* _Input for this task_
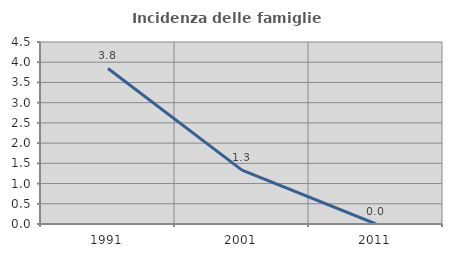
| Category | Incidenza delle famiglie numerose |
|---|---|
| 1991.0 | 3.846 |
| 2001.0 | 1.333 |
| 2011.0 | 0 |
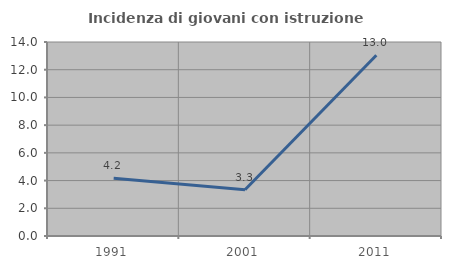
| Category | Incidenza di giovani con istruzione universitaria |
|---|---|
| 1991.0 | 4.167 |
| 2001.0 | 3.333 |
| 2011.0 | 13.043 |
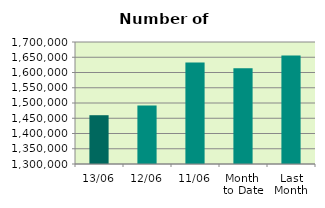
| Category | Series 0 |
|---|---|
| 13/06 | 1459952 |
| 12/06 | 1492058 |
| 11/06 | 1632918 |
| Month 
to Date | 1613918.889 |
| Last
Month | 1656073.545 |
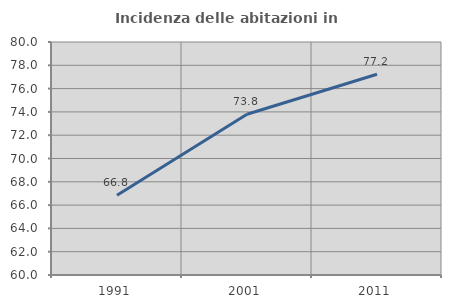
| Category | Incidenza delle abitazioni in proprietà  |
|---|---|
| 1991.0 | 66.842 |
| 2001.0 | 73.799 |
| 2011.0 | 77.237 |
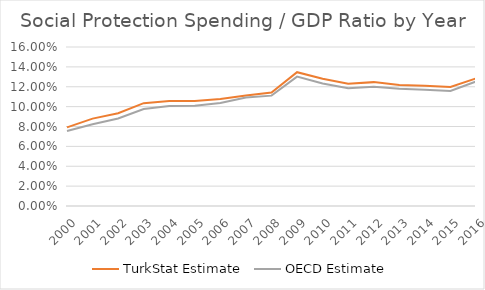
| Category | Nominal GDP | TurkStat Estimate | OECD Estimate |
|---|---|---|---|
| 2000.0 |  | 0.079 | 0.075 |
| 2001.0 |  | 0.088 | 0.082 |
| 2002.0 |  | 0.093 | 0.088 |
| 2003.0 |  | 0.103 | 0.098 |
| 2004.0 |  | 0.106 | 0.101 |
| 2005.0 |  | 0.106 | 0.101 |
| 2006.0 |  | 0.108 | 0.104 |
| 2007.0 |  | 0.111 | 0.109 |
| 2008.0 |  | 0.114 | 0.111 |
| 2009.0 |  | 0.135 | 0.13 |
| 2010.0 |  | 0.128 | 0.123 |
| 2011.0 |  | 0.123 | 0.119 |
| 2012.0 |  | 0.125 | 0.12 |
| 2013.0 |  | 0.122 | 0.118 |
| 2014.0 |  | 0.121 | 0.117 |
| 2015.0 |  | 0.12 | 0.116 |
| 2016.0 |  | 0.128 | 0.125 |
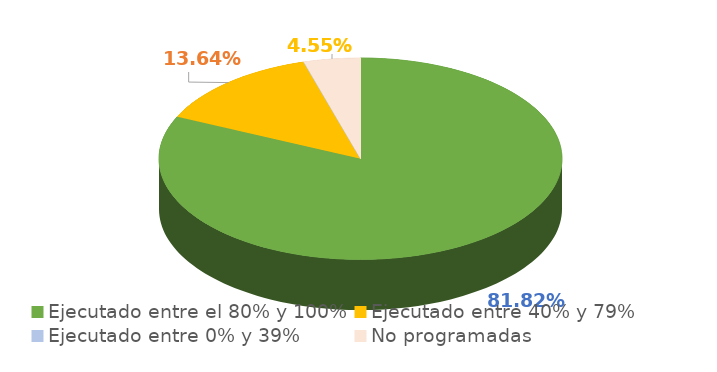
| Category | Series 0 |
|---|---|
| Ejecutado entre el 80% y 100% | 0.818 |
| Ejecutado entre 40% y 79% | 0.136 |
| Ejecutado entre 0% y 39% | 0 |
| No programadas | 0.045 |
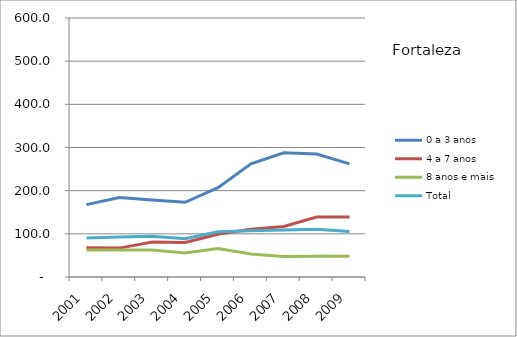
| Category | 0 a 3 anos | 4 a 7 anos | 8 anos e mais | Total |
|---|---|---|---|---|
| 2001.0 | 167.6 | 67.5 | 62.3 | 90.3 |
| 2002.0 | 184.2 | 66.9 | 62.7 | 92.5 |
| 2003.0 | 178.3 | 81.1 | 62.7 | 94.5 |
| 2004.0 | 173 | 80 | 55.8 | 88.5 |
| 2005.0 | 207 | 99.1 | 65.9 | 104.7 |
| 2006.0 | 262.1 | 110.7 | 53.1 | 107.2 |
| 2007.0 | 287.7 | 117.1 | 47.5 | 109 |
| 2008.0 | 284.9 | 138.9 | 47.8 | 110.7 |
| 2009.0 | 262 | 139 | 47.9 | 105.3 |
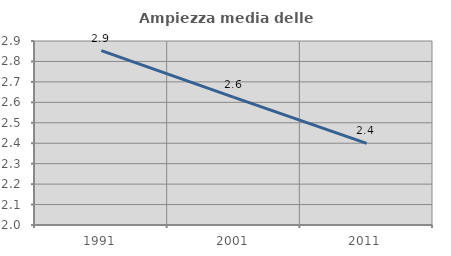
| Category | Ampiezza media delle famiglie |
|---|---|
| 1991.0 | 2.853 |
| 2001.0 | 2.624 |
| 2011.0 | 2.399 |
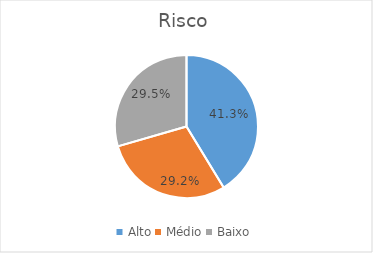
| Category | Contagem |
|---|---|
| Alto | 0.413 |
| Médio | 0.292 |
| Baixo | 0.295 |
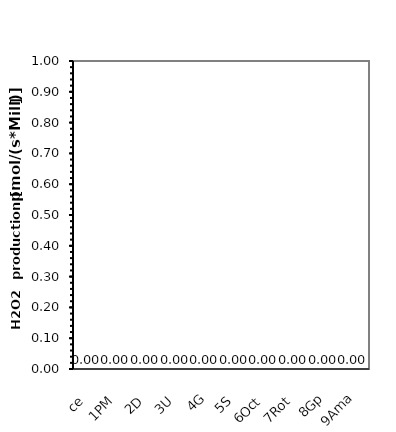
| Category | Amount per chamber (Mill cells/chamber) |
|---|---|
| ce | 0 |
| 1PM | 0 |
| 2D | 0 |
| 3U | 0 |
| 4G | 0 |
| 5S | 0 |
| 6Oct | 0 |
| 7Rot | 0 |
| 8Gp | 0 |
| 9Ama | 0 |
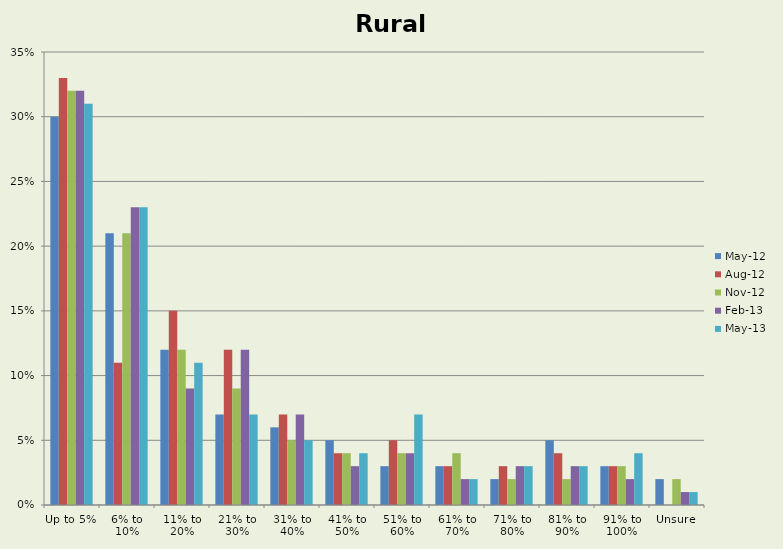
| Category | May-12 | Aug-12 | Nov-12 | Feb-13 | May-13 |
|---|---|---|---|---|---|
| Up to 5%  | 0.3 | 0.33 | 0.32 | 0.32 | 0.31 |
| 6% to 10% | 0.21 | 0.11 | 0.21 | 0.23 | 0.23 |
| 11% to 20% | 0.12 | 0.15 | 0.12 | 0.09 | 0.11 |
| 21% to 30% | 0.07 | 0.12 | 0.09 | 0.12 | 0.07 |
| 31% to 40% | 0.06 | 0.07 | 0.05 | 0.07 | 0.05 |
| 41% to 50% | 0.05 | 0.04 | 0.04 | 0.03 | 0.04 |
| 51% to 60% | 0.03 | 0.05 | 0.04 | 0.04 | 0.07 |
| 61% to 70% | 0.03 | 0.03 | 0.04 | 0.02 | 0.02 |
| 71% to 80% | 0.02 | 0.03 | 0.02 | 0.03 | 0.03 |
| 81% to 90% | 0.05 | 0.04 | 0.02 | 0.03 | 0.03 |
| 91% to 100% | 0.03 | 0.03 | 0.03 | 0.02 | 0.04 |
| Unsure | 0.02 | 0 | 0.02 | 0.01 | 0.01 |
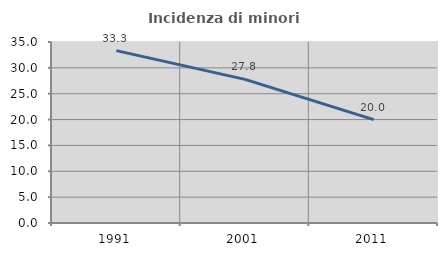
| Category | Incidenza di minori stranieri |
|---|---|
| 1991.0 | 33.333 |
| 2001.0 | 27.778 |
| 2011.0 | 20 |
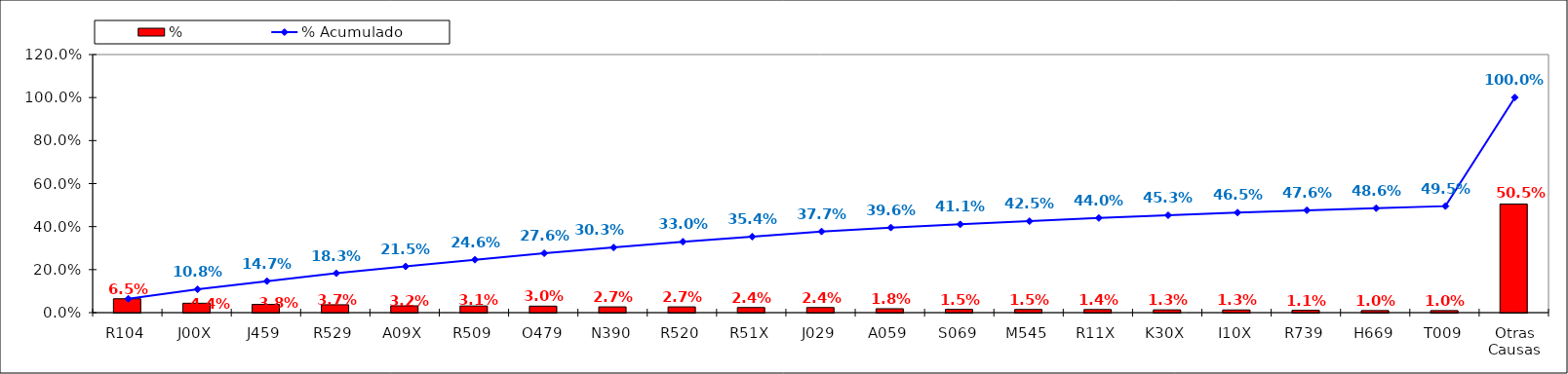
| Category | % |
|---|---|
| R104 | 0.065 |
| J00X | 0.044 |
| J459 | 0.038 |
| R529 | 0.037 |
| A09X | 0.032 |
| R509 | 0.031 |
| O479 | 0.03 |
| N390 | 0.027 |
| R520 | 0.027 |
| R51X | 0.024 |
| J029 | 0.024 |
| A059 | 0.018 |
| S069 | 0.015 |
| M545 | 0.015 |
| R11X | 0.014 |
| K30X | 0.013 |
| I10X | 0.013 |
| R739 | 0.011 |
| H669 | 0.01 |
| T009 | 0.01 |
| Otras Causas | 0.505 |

* _What is required_
Search the entries for the string "delle" and copy each line where it occurs.

* _Exercise answer_
| Category | Incidenza delle famiglie numerose |
| Category | Incidenza delle abitazioni in proprietà  |
| Category | Ampiezza media delle famiglie |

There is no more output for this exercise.